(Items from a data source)
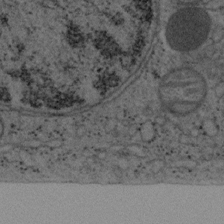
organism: Human
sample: HeLa cells
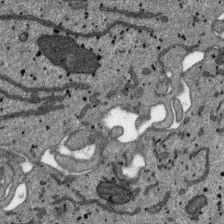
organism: Human
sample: Lung epithelial cells, uninfected (mock) control
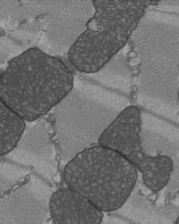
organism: C57BL Mouse
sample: Heart
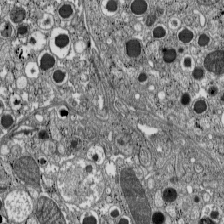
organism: C57BL Mouse
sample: Pancreatic islet
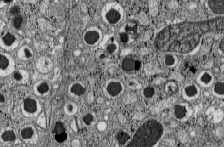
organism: C57BL Mouse
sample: Pancreatic islet
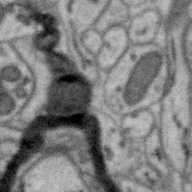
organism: Zebra finch
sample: Brain
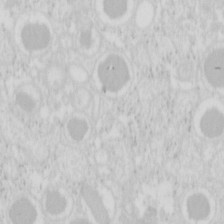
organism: Mouse
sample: Pancreas
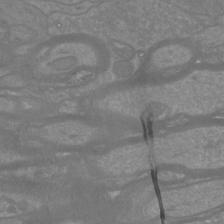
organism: Mouse
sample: Cortical neurons
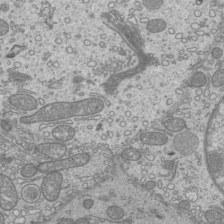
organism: Mouse
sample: Cilia; mouse epididymis
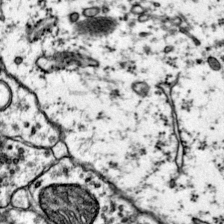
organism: Mouse
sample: Primary visual cortex
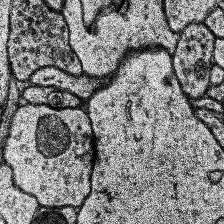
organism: Human
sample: Temporal Lobe
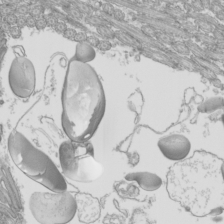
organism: Mouse
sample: Cilia; mouse epididymis
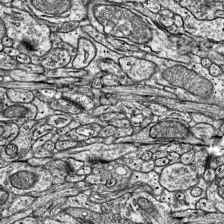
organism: Mouse
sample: Visual Cortex
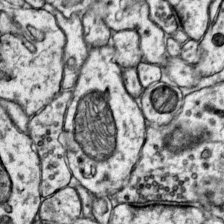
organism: Mouse
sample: Primary visual cortex
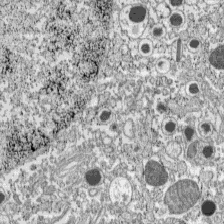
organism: C57BL Mouse
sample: Pancreatic islet
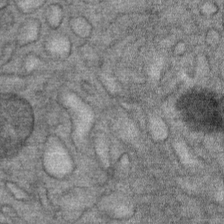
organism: Mouse
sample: Mouse Salivary gland
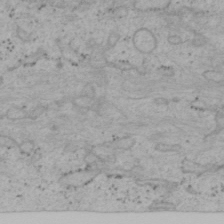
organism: Human
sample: HeLa cells
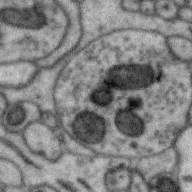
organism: Zebra finch
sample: Brain
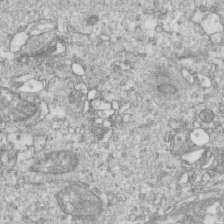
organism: Mouse
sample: Activated OT-1 CD8+ T cells
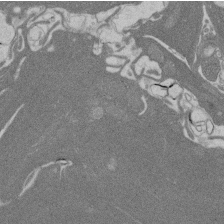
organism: Rat
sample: Salivary granule
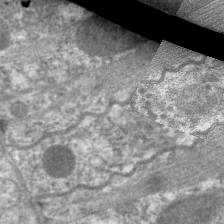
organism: C. elegans
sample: Pharynx
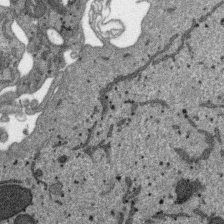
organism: Human
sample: Lung epithelial cells infected with SARS-CoV-2
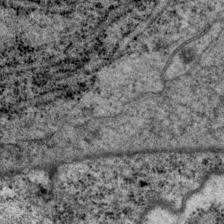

**Directions**
Your copy should match every entry above exactly and contain no pictures.

**Written solution**
organism: Human
sample: HeLa cells
organism: Human
sample: Lung epithelial cells, uninfected (mock) control
organism: C57BL Mouse
sample: Heart
organism: C57BL Mouse
sample: Pancreatic islet
organism: C57BL Mouse
sample: Pancreatic islet
organism: Zebra finch
sample: Brain
organism: Mouse
sample: Pancreas
organism: Mouse
sample: Cortical neurons
organism: Mouse
sample: Cilia; mouse epididymis
organism: Mouse
sample: Primary visual cortex
organism: Human
sample: Temporal Lobe
organism: Mouse
sample: Cilia; mouse epididymis
organism: Mouse
sample: Visual Cortex
organism: Mouse
sample: Primary visual cortex
organism: C57BL Mouse
sample: Pancreatic islet
organism: Mouse
sample: Mouse Salivary gland
organism: Human
sample: HeLa cells
organism: Zebra finch
sample: Brain
organism: Mouse
sample: Activated OT-1 CD8+ T cells
organism: Rat
sample: Salivary granule
organism: C. elegans
sample: Pharynx
organism: Human
sample: Lung epithelial cells infected with SARS-CoV-2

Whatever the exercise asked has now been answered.